But if it was so obvious, why didn’t it occasion alarm among astrologers? Was the alarm sounded in astrological journals? And how can we tell which Taurus events are relevant if the heavens are never repeating themselves? Again, we can always find fits for events we already know about.

 

In the reality we occupy everything is connected with everything else, a truth which astrology persistently confirms, so it follows that one could go on tracing connections ad infinitum. The cosmos was first with its World Wide Web, and (all unsuspected) is constantly downloading information, along with endless links and hypertexts. To describe the implications as vast is to understate.

 

This is an interesting metaphor, and could provide a model to hang “holism” on to. For example we might envisage planets as energy sources linked by aspects or harmonics whose behaviour would be predicted by the model. The challenge would be to devise a predictive model that could be tested, which is something that Elwell stops well short of. On the other hand, how fruitful are such models for astrologers conducting research? How do they help astrologers in their practice? Elwell does not tell us. Furthermore this complexity has not stopped Elwell from seeing astrology working every time he opens a newspaper, just as it did not stop phrenologists from seeing phrenology working every time they passed someone in the street, or Marxists from finding confirmations of their theory everywhere. But phrenology was that Great Invalidity in the Head. Could astrology be that Great Invalidity in the Sky?

 

Of course astrology is not alone in being a science whose meaning lies in multiple combinations. They reach wondrous complexity in chemistry. Interestingly, I believe Dean trained in this field, but as an analytical chemist, which I take to mean he was isolating rather than connecting. This has been his approach in astrology also, and explains why he and others have been barking up the wrong tree for 25 years.

 

Wrong. Analytical chemists, more than any other kind of chemist, are constantly aware of connections, of how things can interfere in whatever they are studying unless the appropriate procedures are adopted. To discover those procedures requires first, an awareness of what could interfere (which in principle could be anything chemical or physical), and second, a rigorous testing using known samples (ie controls) to make sure the supposedly appropriate procedure actually works.
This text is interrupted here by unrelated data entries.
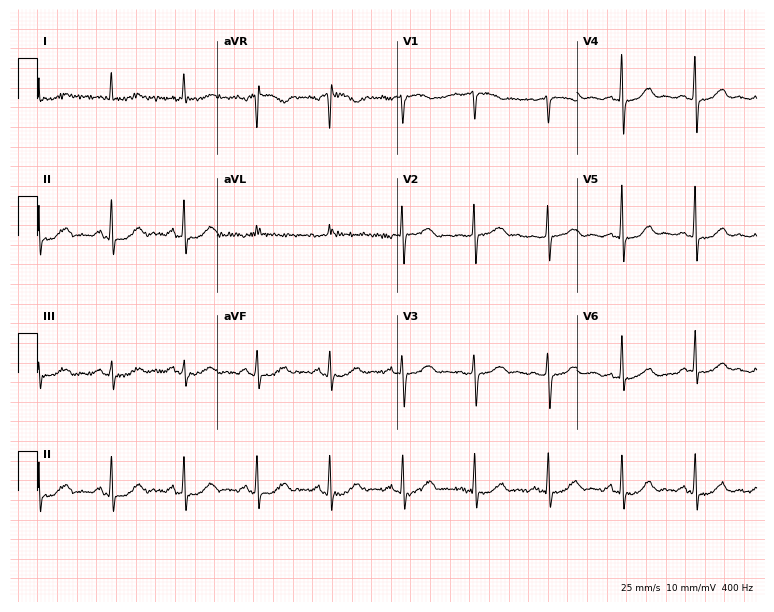
12-lead ECG from a female, 69 years old. Recorded interpretation: within normal limits.
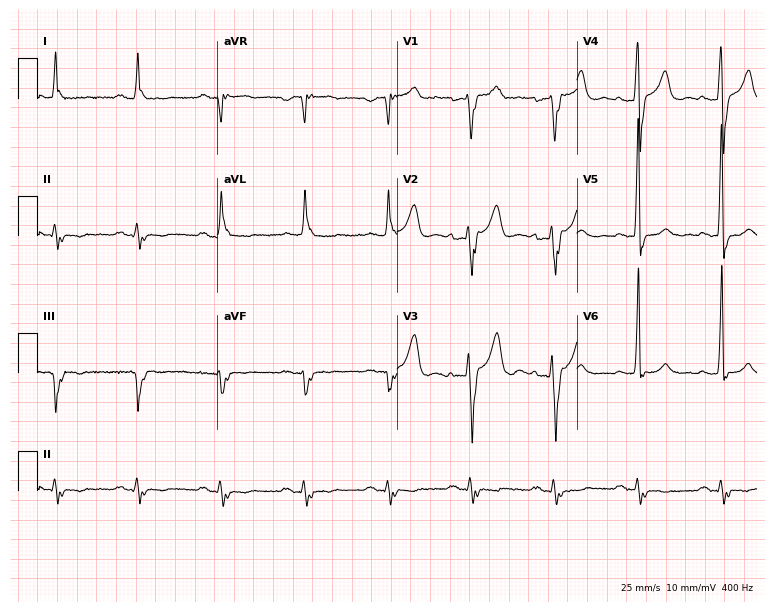
Standard 12-lead ECG recorded from a male patient, 43 years old. None of these six findings is recorded: first-degree AV block, right bundle branch block (RBBB), left bundle branch block (LBBB), sinus bradycardia, atrial fibrillation (AF), sinus tachycardia. Only these six findings were labelled.
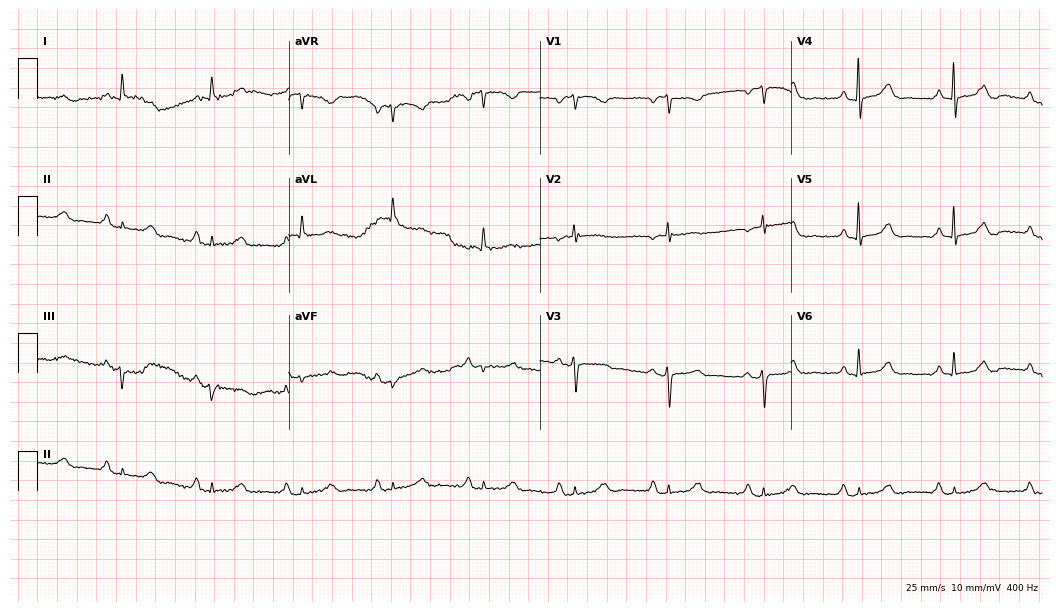
Resting 12-lead electrocardiogram. Patient: a female, 72 years old. None of these six findings is recorded: first-degree AV block, right bundle branch block, left bundle branch block, sinus bradycardia, atrial fibrillation, sinus tachycardia.
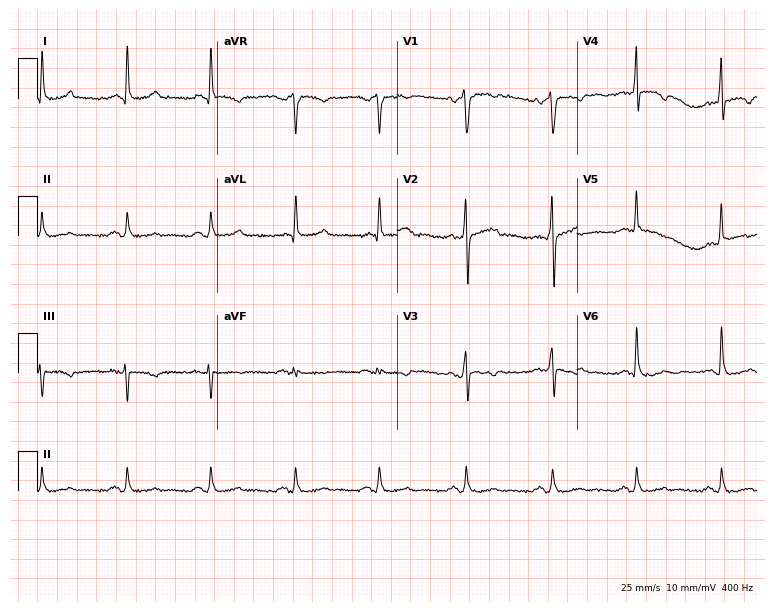
Standard 12-lead ECG recorded from a 45-year-old male patient. None of these six findings is recorded: first-degree AV block, right bundle branch block, left bundle branch block, sinus bradycardia, atrial fibrillation, sinus tachycardia.
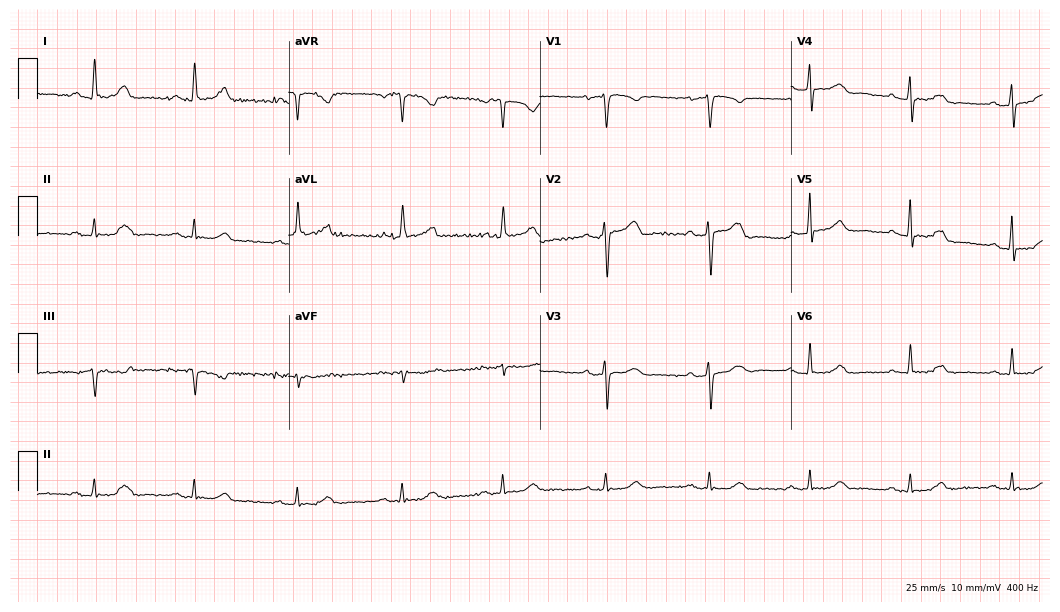
Electrocardiogram, a 74-year-old female patient. Of the six screened findings (first-degree AV block, right bundle branch block, left bundle branch block, sinus bradycardia, atrial fibrillation, sinus tachycardia), none is recorded.
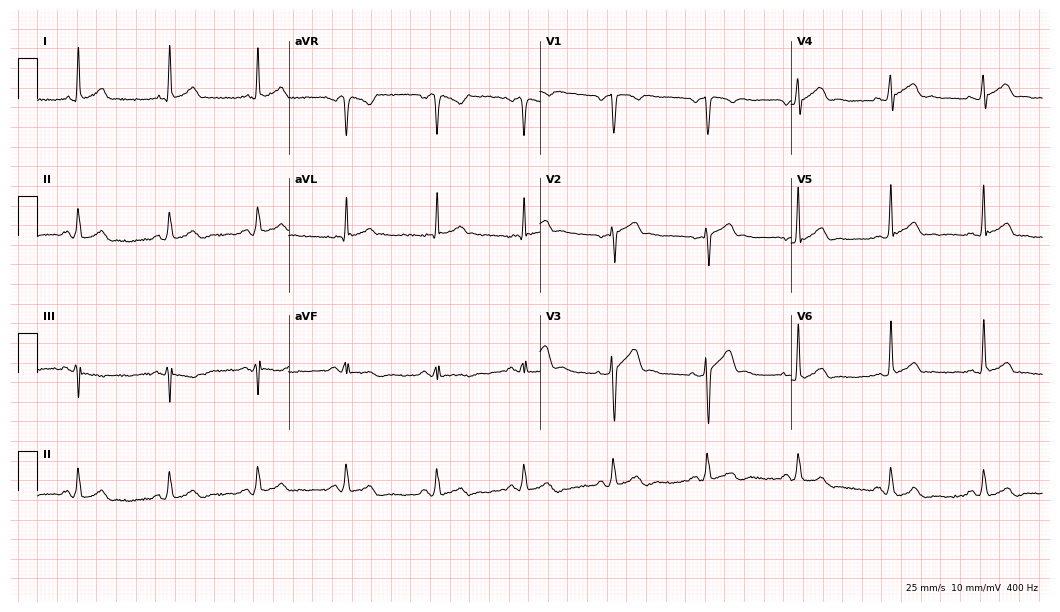
ECG — a male patient, 48 years old. Screened for six findings — first-degree AV block, right bundle branch block (RBBB), left bundle branch block (LBBB), sinus bradycardia, atrial fibrillation (AF), sinus tachycardia — none is recorded. Other findings, if any, are not listed.
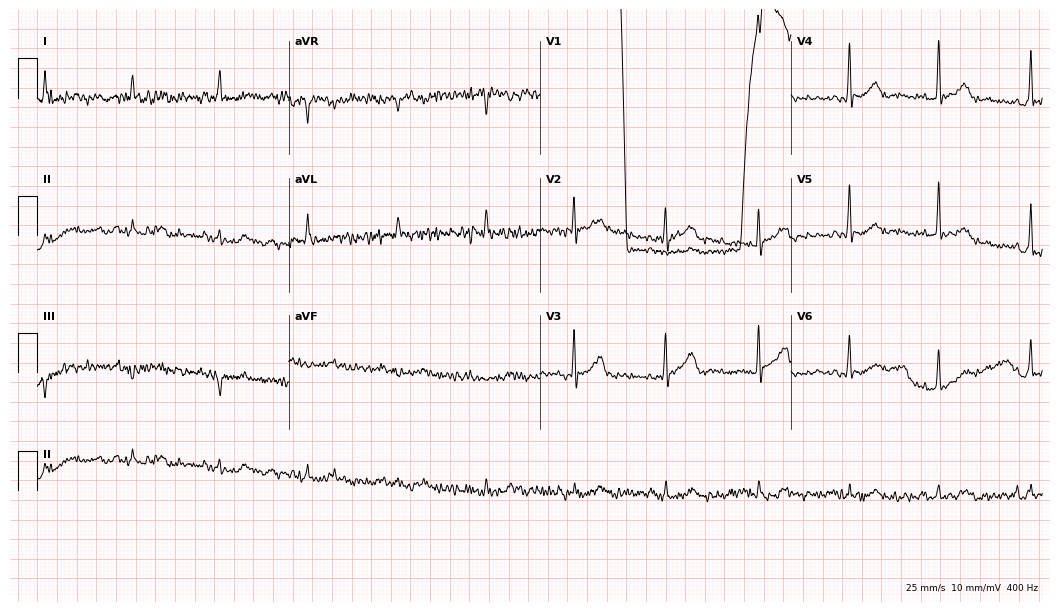
Standard 12-lead ECG recorded from a male patient, 81 years old. None of these six findings is recorded: first-degree AV block, right bundle branch block, left bundle branch block, sinus bradycardia, atrial fibrillation, sinus tachycardia. Other findings, if any, are not listed.

Get the wrong answer, or the right answer for the wrong reason, and you start again. Furthermore, in his first article Elwell speaks glowingly about the isolating approach of Kary Mullis, and in his book Cosmic Loom he speaks glowingly about the isolating sun sign studies of Gunter Sachs (“it is hard to fault the methodology adopted by the Sachs team”). It seems that isolating is good if you say nice things about astrology, and bad if you say nasty things about astrology.

 

I dare say the approach to validation that is congenial both to astrology and “nature” itself may be more loose-jointed than a mechanistic view of reality would like.

 

If “more loose-jointed” means “more open to loose fits”, astrology’s competitors could insist on a similar less critical approach to their own claims, which hardly makes testing easier and does not help the case for astrology. Also, what is a mechanistic view of reality? Is Elwell conflating modern non-reductionist Naturalistic theories with 18th century mechanism? Does being mechanistic mean using the isolated factors that Elwell criticises others for using, then uses himself?

 

But there are different standards of proof - we could call them laboratory proof and courtroom proof. In both, mistakes are possible, although in general they serve well enough. Both involve judgment, even more so in the laboratory, where apart from any results that emerge, judgment has to be exercised over what to test, and how.

 

Courtroom proof involves people examining all the evidence (not just confirmatory evidence), debating the evidence, and calling in relevant critics. Note the difference from Elwell’s notion of courtroom evidence.

 

We gain an insight into Dean’s cerebral processes when he implies that he had to consult the “huge literature” on the subject before he could arrive at the staggering realisation that people sometimes get it wrong (8.3).

 

Dean is not saying that. He is saying there is a huge literature on how and why people can be led astray and get it wrong. See for example the article by Dean, Kelly, Mather and others “Astrology and Human Judgement” in Correlation 17(2), 24-71, a journal Elwell purportedly subscribes to, which contains five pages of references and shows how easily astrologers can be led astray unless they take precautions. Because this is the worst possible news for most astrologers, Elwell is distracting you with ad hominems (which continue below) in the hope you won’t notice.

 

I accept that Dean and judgment are strangers to each other. If evidence were needed of the absence of any restraining judgment over his speculations it is his theory of parental tampering, as the reason for the Gauquelin findings. Mature judgment finds obstacles to accepting his conclusions, and I have explained mine to his adversary in this scholarly spat, Suitbert Ertel.

 

Ignore the red herring. Elwell is saying the huge literature has got it wrong. His own judgements are mature while those of people who disagree with him are faulty. Why? Because he says so.

 

On the question of evidence it needs to be pointed out that Dean, especially, is excessive in his zeal to straitjacket the phenomena,

 

But Elwell’s hand-waving Capricorns (his first article), seeing helmets in charts, and Sachs’s sun-sign occupations are just as straightjacketing, yet they meet with Elwell’s glowing approval. Why the U-turn? As before, the difference has nothing to do with straightjacketing the phenomena and everything to do with whether one says nice things about astrology.

 

and unrealistic in his standards of evidence.

 

But it is Elwell who continually shifts his standards of evidence (easy to find evidence for astrology, then hard), who sweeps all the negative evidence under the carpet, and who, upfront, states his arguments are irrefutable.

 

To overstress the virtues of “carefulness” disguises the fact that progress in science depends more on leaps of imagination, or even chance discoveries, than the hobbled steps which excessive safeguards would allow.

 

Ideas are ten a penny, so while science may depend on ideas, it would not get far without safeguards and the rigorous testing of those ideas.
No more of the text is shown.